End-to-end Machine Learning system in production (Run locally)

TODO:

[]: Implement Stream ingestion []: Deploy on GKE []: Implement model training architecture

Data Lake can store many types of data at low cost, but doesn't include a query engine therefore it is not fit for analytics.
Data warehouse aggregates data from various sources which is mostly structured data and stores on a relational database. Because a data warehouse stores data in a structured, relational schema, it supports high-performance structured query language (SQL) queries. On the other hand, because the storage and compute are tightly coupled, therefore it is very expensive to scale. Additionally, the data must be transformed before it is loaded into warehouse therefore the performance (latency) may be affected
This architecture merges all the benefits of Data lake and Data warehouse into it, in other words Data lake house = Data lake + Data warehouse.
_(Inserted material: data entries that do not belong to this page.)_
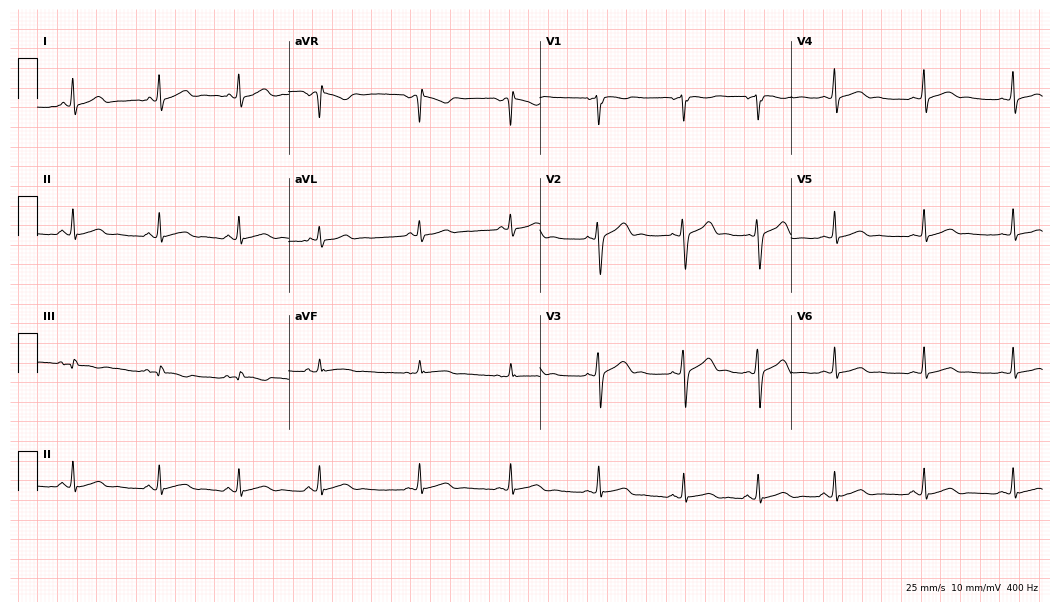
Resting 12-lead electrocardiogram. Patient: a 26-year-old female. Read as a normal ECG.
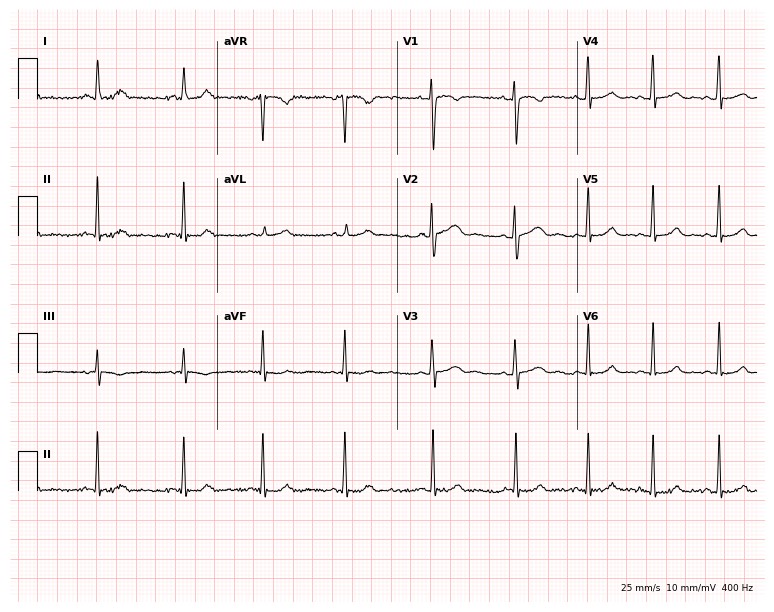
ECG — a 29-year-old woman. Screened for six findings — first-degree AV block, right bundle branch block, left bundle branch block, sinus bradycardia, atrial fibrillation, sinus tachycardia — none is recorded.
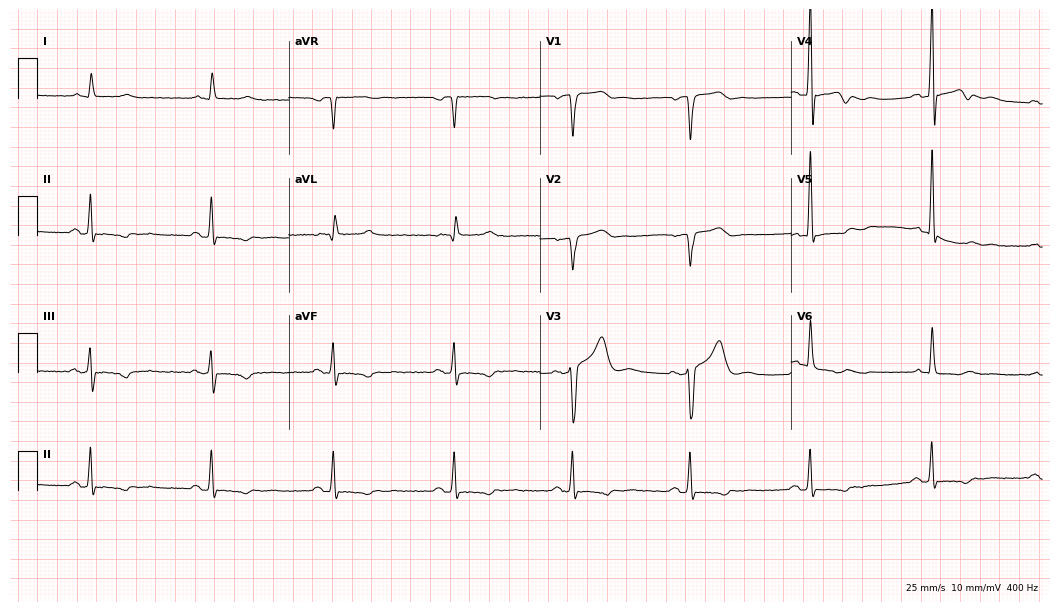
Resting 12-lead electrocardiogram. Patient: a 61-year-old male. None of these six findings is recorded: first-degree AV block, right bundle branch block (RBBB), left bundle branch block (LBBB), sinus bradycardia, atrial fibrillation (AF), sinus tachycardia. Other findings, if any, are not listed.
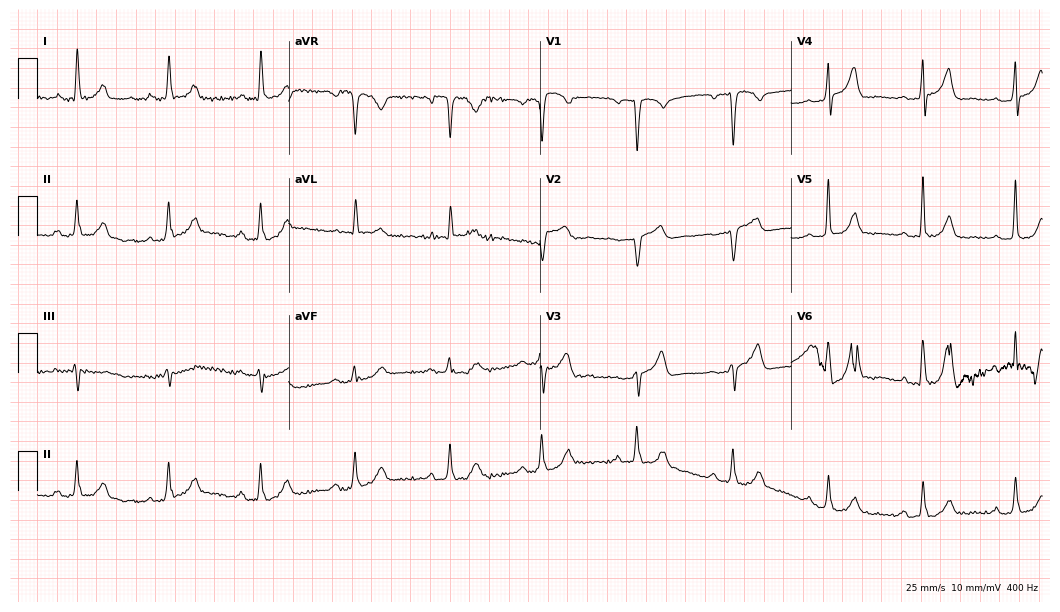
ECG (10.2-second recording at 400 Hz) — a woman, 64 years old. Screened for six findings — first-degree AV block, right bundle branch block (RBBB), left bundle branch block (LBBB), sinus bradycardia, atrial fibrillation (AF), sinus tachycardia — none is recorded. Only these six findings were labelled.
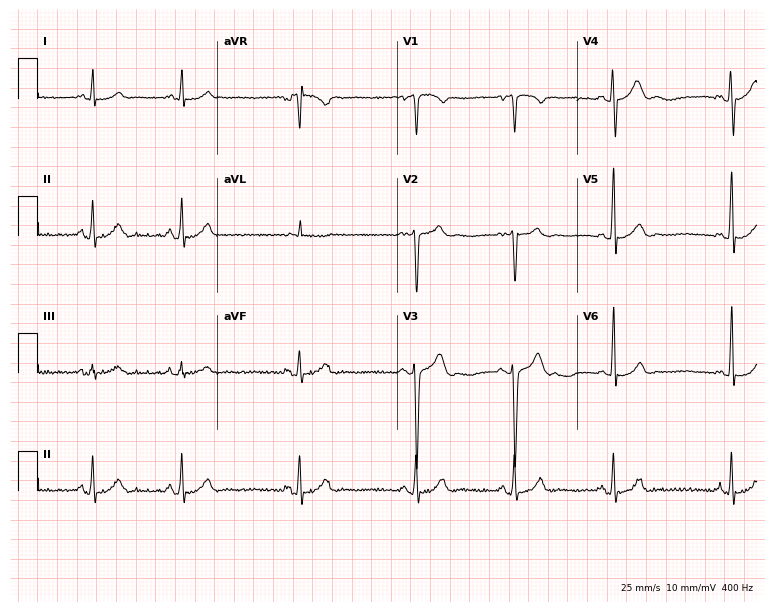
Resting 12-lead electrocardiogram. Patient: an 18-year-old male. Read as a normal ECG.
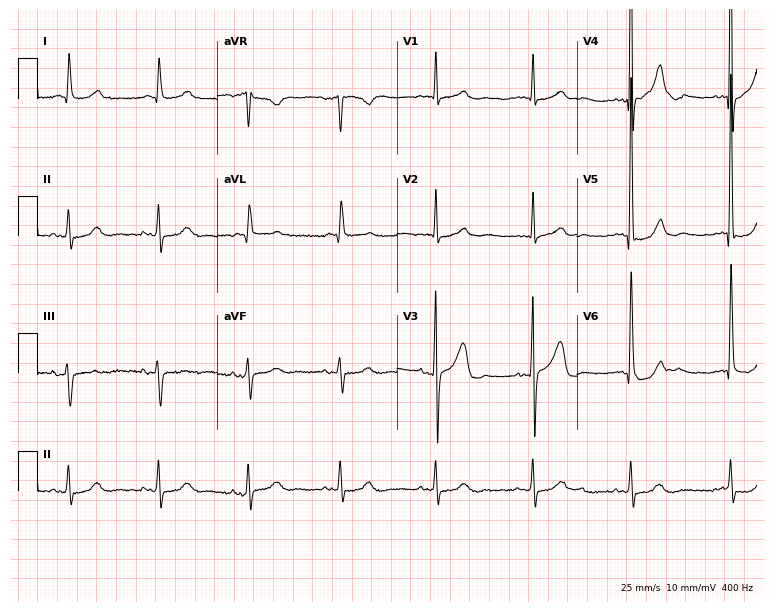
Electrocardiogram (7.3-second recording at 400 Hz), a 72-year-old male patient. Of the six screened findings (first-degree AV block, right bundle branch block (RBBB), left bundle branch block (LBBB), sinus bradycardia, atrial fibrillation (AF), sinus tachycardia), none is recorded. Only these six findings were labelled.
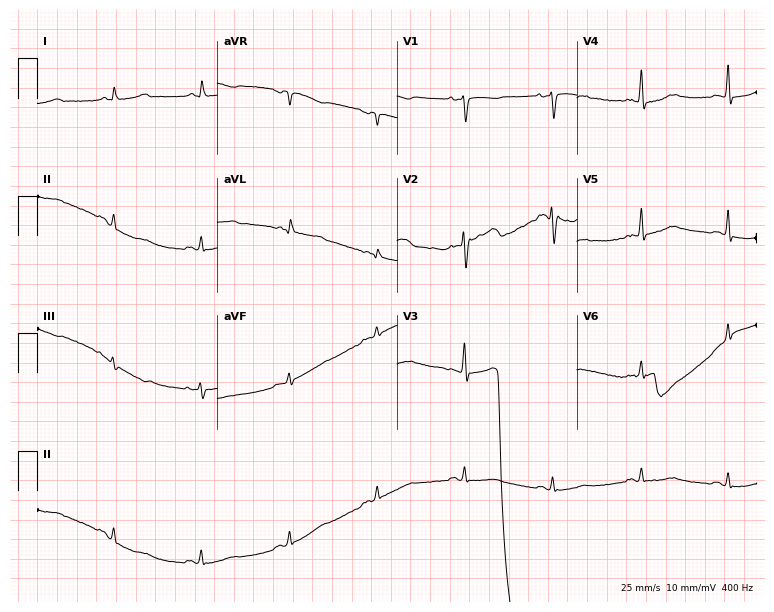
12-lead ECG from a 62-year-old male. No first-degree AV block, right bundle branch block, left bundle branch block, sinus bradycardia, atrial fibrillation or sinus tachycardia recorded for this tracing. Other findings, if any, are not listed.
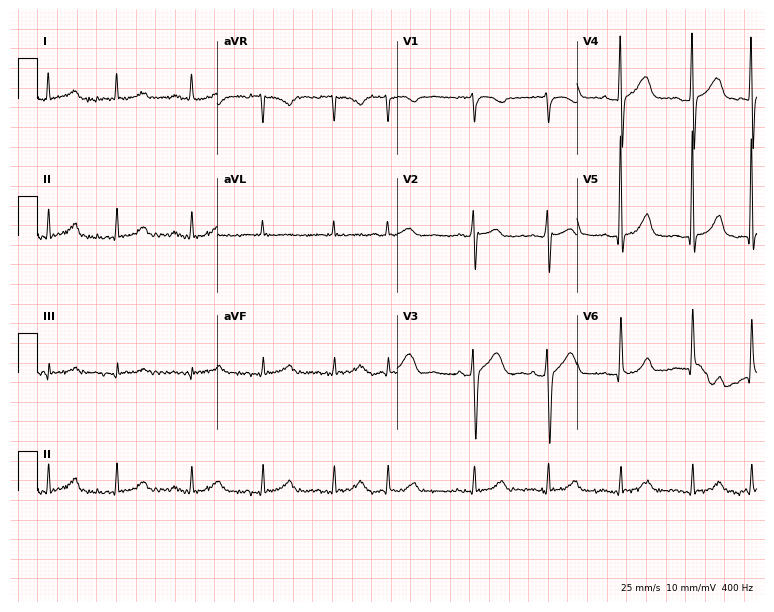
Standard 12-lead ECG recorded from a male patient, 84 years old. None of these six findings is recorded: first-degree AV block, right bundle branch block (RBBB), left bundle branch block (LBBB), sinus bradycardia, atrial fibrillation (AF), sinus tachycardia. Only these six findings were labelled.
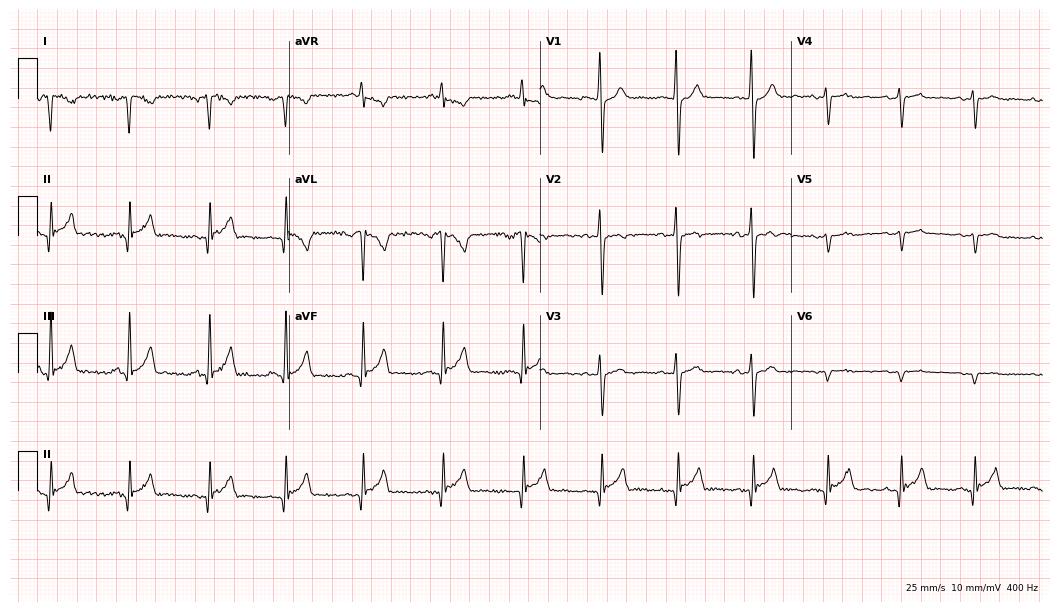
ECG — a man, 18 years old. Screened for six findings — first-degree AV block, right bundle branch block (RBBB), left bundle branch block (LBBB), sinus bradycardia, atrial fibrillation (AF), sinus tachycardia — none is recorded. Findings outside these six are not listed.
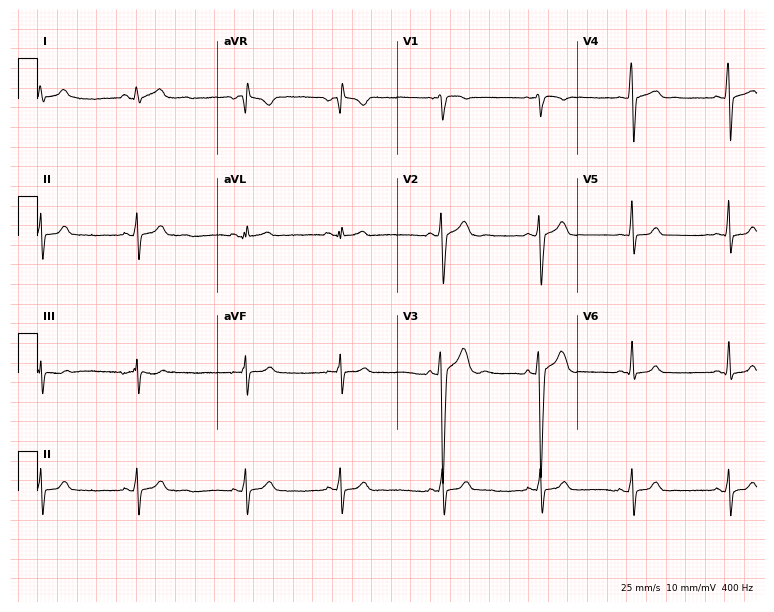
12-lead ECG from a woman, 21 years old. Screened for six findings — first-degree AV block, right bundle branch block, left bundle branch block, sinus bradycardia, atrial fibrillation, sinus tachycardia — none is recorded.
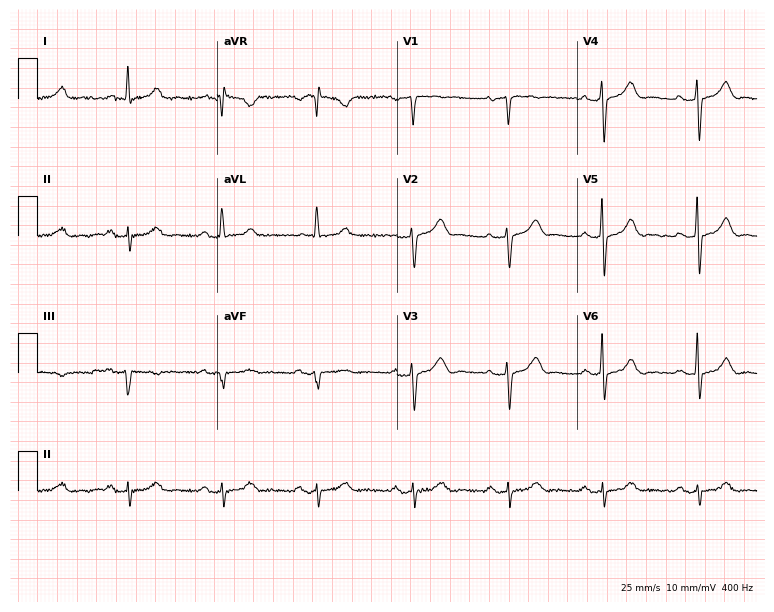
12-lead ECG from a 71-year-old man (7.3-second recording at 400 Hz). No first-degree AV block, right bundle branch block (RBBB), left bundle branch block (LBBB), sinus bradycardia, atrial fibrillation (AF) or sinus tachycardia recorded for this tracing.

From my perspective, It includes 4 main layers:
- Ingestion layer: This layer gathers both batch and stream ingestion from a data source. It mainly utilizes ELT (Extract-Load-Transform) where the data is loaded into the storage and transformed later when it is needed.
- Storage layer (Like data lake): We can call this layer is Bronze zone. This is typically an object storage. In this repo, I will use Minio S3.
- Metadata layer (Like data warehouse): This is Silver zone. It centralized all data sources and the metadata for each source into a structured and relational schema therefore we can use a high-performance structured query language.
- Consumption layer (Like data mart): Typically this is called Gold Zone. In this repo, my problem is about ML therefore data mart is a feature store.
Key advantages:
- Scalable
- Low-cost
- Accessible
- Quality and Reliable

Based on the advantages mentioned above, I choose Data lakehouse for the data pipeline. You can read more from this blog Data warehouses vs Data lakes vs Data lake houses

1.2.3. Stream and batch ingestion

Batch ingestion: This is an ingestion model where you want to get data at a specific interval or simply say you know the starting and ending point.
Stream ingestion: This ingestion model ensures that the data in your lakehouse is up to date with every change in the data source.
Hybrid ingestion: Mixed both batch and stream ingestion.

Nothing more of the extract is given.